Faster, Cheaper, and More Efficient AI
NVIDIA is also introducing a new AI storage solution called NVIDIA Inference Context Memory Storage, designed to store and share the enormous amounts of data generated by trillion-parameter models and multi-step reasoning systems.
Efficiency is a major selling point of Rubin compared to previous generations.
According to Nvidia, Rubin can reduce the number of GPUs needed to train the same mixture-of-experts model by up to four times compared to Grace Blackwell systems. Using fewer GPUs for the same job means companies can redeploy hardware to other tasks, improving overall utilization.
On the inference side, Nvidia claims Rubin delivers a 10x reduction in inference token costs.
Tokens are the basic building blocks AI models use to process information, including words, sentence fragments, images, and video. Token processing is extremely resource-intensive and consumes significant energy, especially at scale.
Lowering token costs could significantly reduce the total cost of ownership for AI systems running on Rubin, making advanced models more affordable to operate.
Why Vera Rubin Matters
With Nebius, Supermicro, and CoreWeave all committing early support—and Nvidia confirming full production—Vera Rubin is shaping up to be one of the most important AI platforms of the next decade.
For enterprises and cloud providers, Rubin promises faster training, cheaper inference, and better efficiency for the most demanding AI workloads.
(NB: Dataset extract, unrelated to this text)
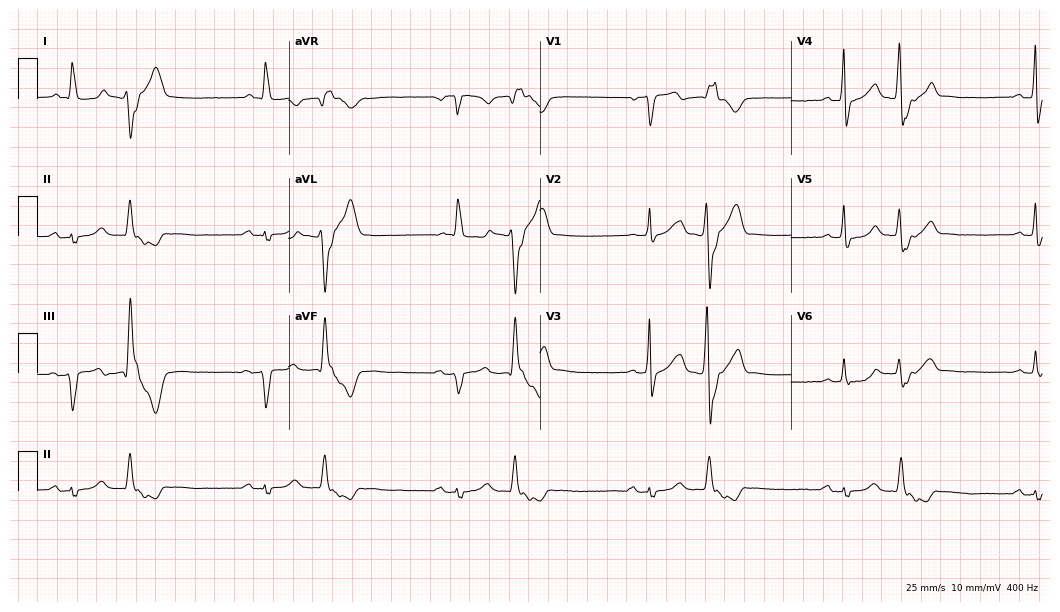
Standard 12-lead ECG recorded from a 78-year-old man. None of these six findings is recorded: first-degree AV block, right bundle branch block (RBBB), left bundle branch block (LBBB), sinus bradycardia, atrial fibrillation (AF), sinus tachycardia. Other findings, if any, are not listed.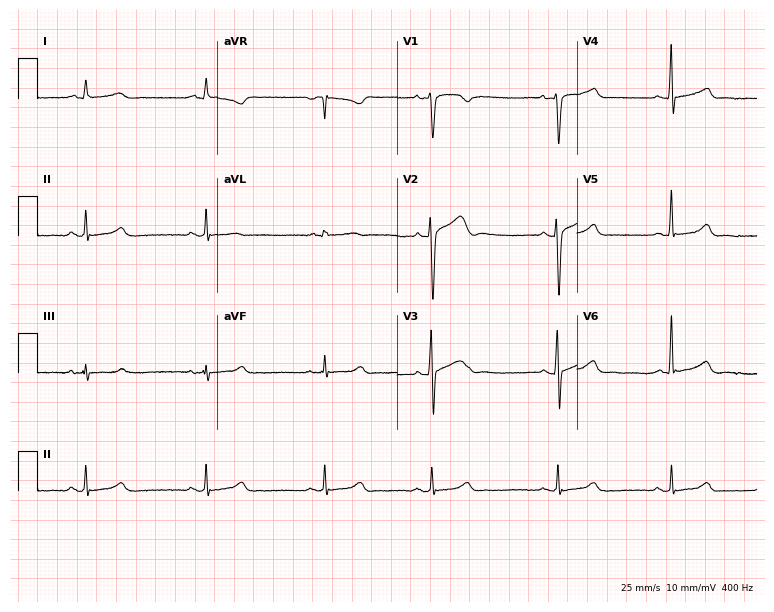
Resting 12-lead electrocardiogram (7.3-second recording at 400 Hz). Patient: a man, 22 years old. The tracing shows sinus bradycardia (a sinus rate of 50 beats per minute or less).

For Nvidia, it reinforces the company’s dominance at the center of the global AI infrastructure boom.
And for the AI industry as a whole, Vera Rubin may be the platform that finally makes agentic AI and advanced reasoning models scalable on a global level.
Late 2026 may still be months away, but the future of AI computing is already taking shape—and it has Nvidia’s name written all over it.